The group has performed more than 1300 concerts in over 20 countries including Great Britain and China. In August 2017 The Texas Tenors premiered their second PBS special and on September 8, 2017, released their third studio album of the same name, Rise, which debuted at #1 on the Billboard Classical Albums Chart, #1 Heatseeker New Artist Chart and #22 Top Current Albums resulting in the group's highest charting positions and most successful sales week ever.

In 2018, the trio released A Collection of Broadway & American Classics exclusively at their live concerts and through their website at the request of their fan club.  Without distribution or a national campaign, the album debuted at #1 on the Billboard Classical Albums Chart and spent 10 weeks in the top 10.

Career

America's Got Talent (2009)
The trio auditioned for America's Got Talent season four, performing a crossover version of "Mountain Music". They advanced week after week, finishing in fourth place.

Performances/Results

After America's Got Talent
The group's self-titled debut album, The Texas Tenors, was released in 2009. The album contained all four songs that were performed on America's Got Talent, some arias such as "Nessun dorma" and "La donna è mobile" as well as other songs. In 2011, the group remastered the album and included some new material. The album has sold 225,000 units to date.

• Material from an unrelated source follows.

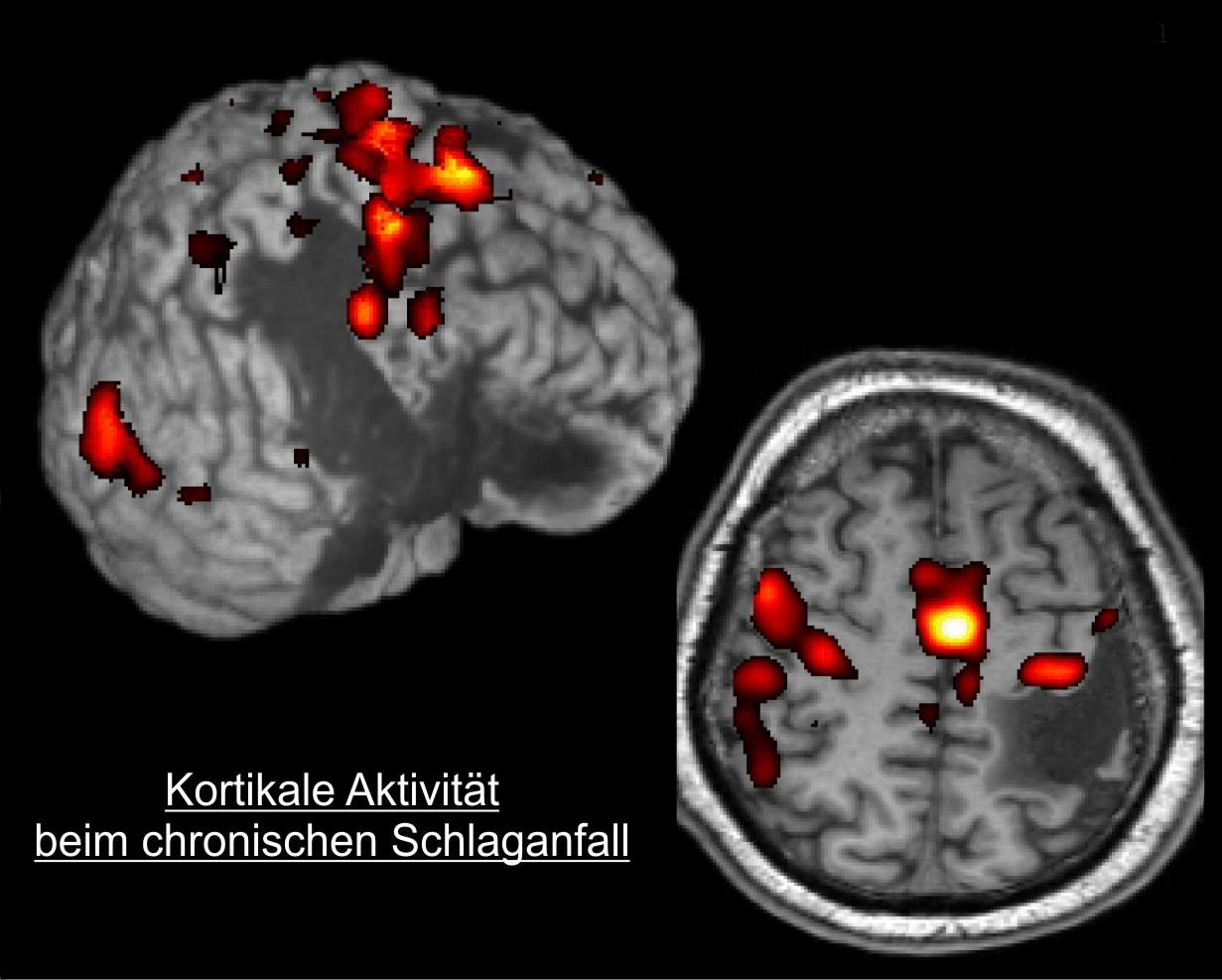 Kortikale Aktivität beim chronischen Schlaganfall
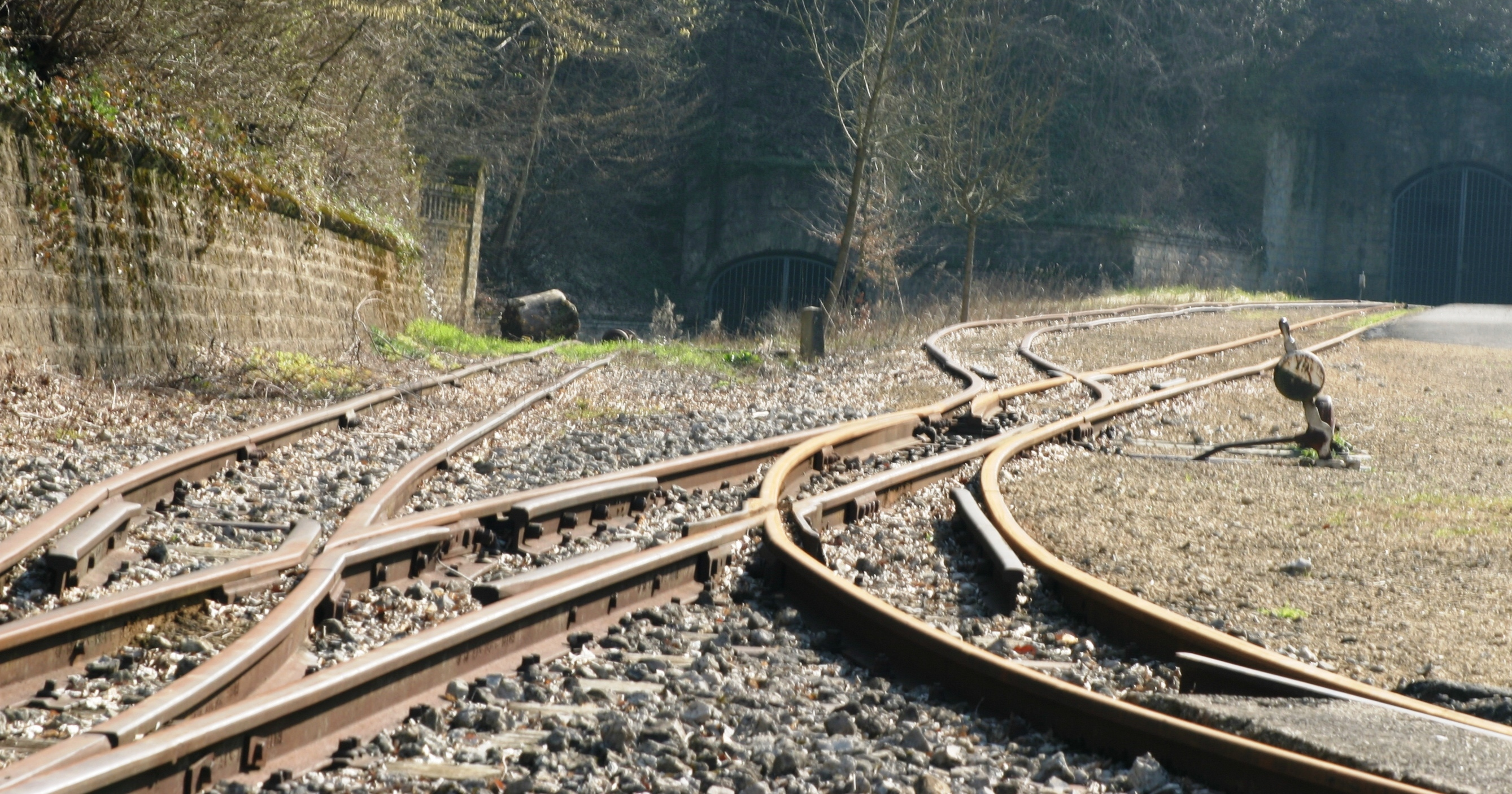 Weiche vun enger Minièresbunn am Fond-de-Gras.

Their second studio album, You Should Dream, was released on December 10, 2013. Produced by Academy Award and Grammy nominated producer Nigel Wright, You Should Dream features "God Bless the USA", "Unchained Melody", The Rolling Stones' "Wild Horses", two original songs and a 65 piece orchestra.

The Texas Tenors are one of only two acts from America's Got Talent to star in their own television special for PBS, the group achieved a milestone in 2014 when they were honored with five Emmy Awards nominations and three wins.

In 2017, The Texas Tenors' third studio album Rise debuted at #1 on the Classical Albums Chart and #5 on the Top Country Albums Chart resulting in the most successful week of sales for the group and their highest charting positions to date.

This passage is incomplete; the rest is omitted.